The first morning panel, "Gay Marriage, Religious Liberty, and the Church," revolved around the question of whether the church should involve itself in the political debate over homosexual marriage.
Barry Bussy, the panel chair, opened with a summary of the potential threats the homosexual movement poses to the religious liberty of those who condemn homosexual activity on religious grounds. His remarks were largely based on his experiences advocating for the Adventist Church in Canada. These concerns were based on trends in Canadian legal journals towards limiting the ability of religions to teach their members and educate their children not to celebrate and embrace homosexuality.
Gerald Chippeur shared a summary of homosexuality and religious liberty cases in Canada where homosexual marriage was recently adopted. One Christian university in Alberta was sued for firing a professor who advocated against their doctrinal position on homosexuality. The Supreme Court of Canada ruled that the university had the right to employ only those who uphold their religious norms. In another case, the Adventist church joined in advocating for a Christian university that was denied education program accreditation in British Columbia because of their beliefs on homosexuality. That denial of accreditation was also overturned. In Saskatchewan, there is a case before the courts attempting to remove marriage licenses from minsters who refuse to perform same sex marriages.

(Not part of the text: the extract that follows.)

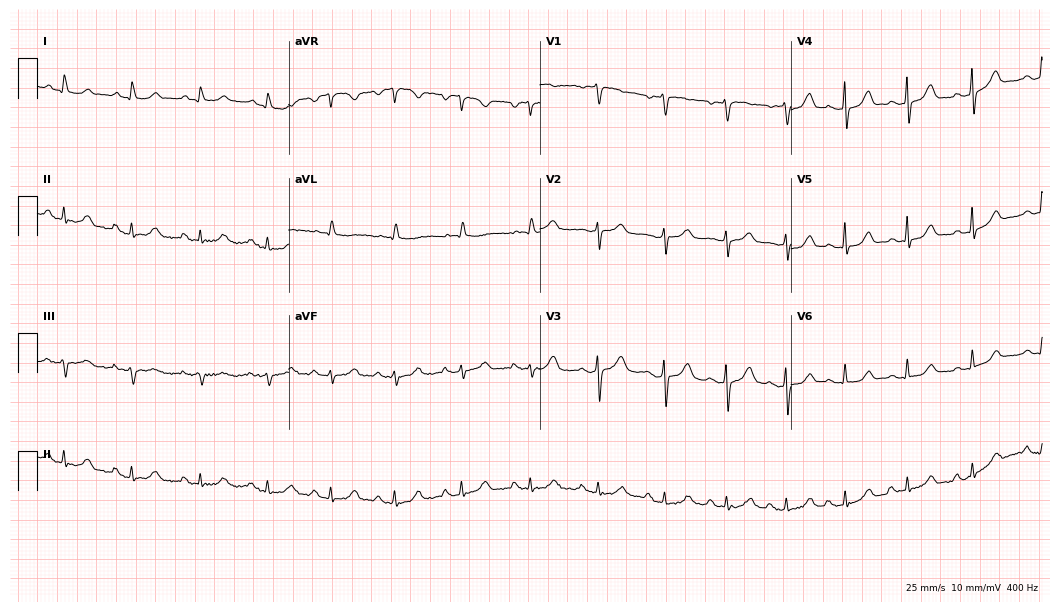
Resting 12-lead electrocardiogram (10.2-second recording at 400 Hz). Patient: a 61-year-old woman. None of these six findings is recorded: first-degree AV block, right bundle branch block, left bundle branch block, sinus bradycardia, atrial fibrillation, sinus tachycardia.
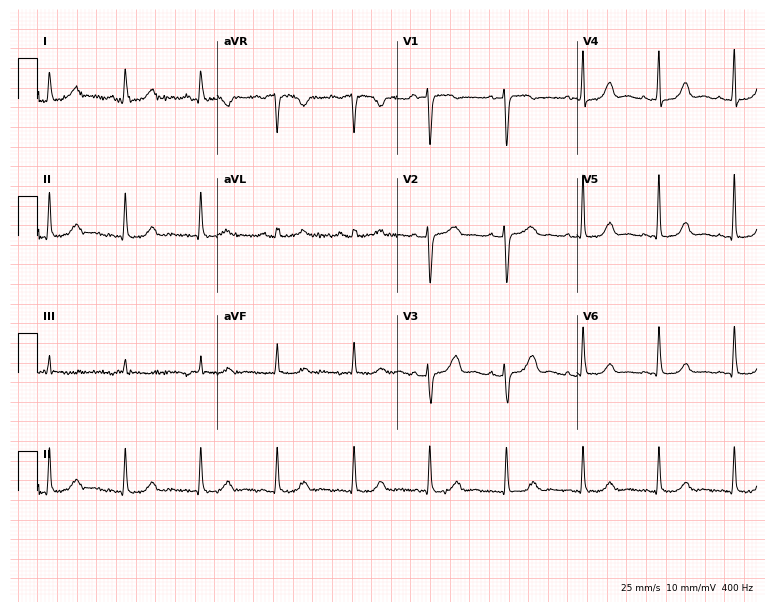
Electrocardiogram (7.3-second recording at 400 Hz), a female, 63 years old. Overall reading on record: normal ECG.

Alan Reinach opened by stating that it is impossible to overestimate the risks for religious liberty in homosexual marriage. He thinks that Adventists are not by nature partisans in the culture wars but believes that our ability to operate our institutions and live according to our consciences is under threat because homosexual activists are no longer willing to live and let live. He held up California as a legal bellwether, and claimed that the California Supreme Court has in the last 15 years consistently upheld homosexual rights and waffled on free exercise of religion. Reinach believes the fundamental problem is the belief that equality trumps liberty.
Bill Knott addressed the question of whether Adventists should be in politics directly, arguing that religions by default become involved in politics, unless they are purely cultic and awaiting immediate translation. His thesis is that early Adventists became involved in selected issues, such as abolition and prohibition, that they believed had special moral significance. He pointed to the early Review as a place where abolitionist invective against the American government was much stronger than what we would tolerate today (think Jeremiah Wright), and shared his discovery that Ellen and James White lived 500 yards from Fredrick Douglass, whose magazine, The North Star, had editorials strikingly similar to those of the Review. He also pointed to the church's later failures to act on the issues such as the 60s civil rights movement and the internment of Japanese Americans as undermining our religious liberty position at that time.
Disclaimer: I have summarized the views of the presenters to the best of my ability, however my summary should not be conflated with their actual views. For this reason, any attempt to debate the presenters views in the comments section will be deleted. Comments that seek clarification are welcome.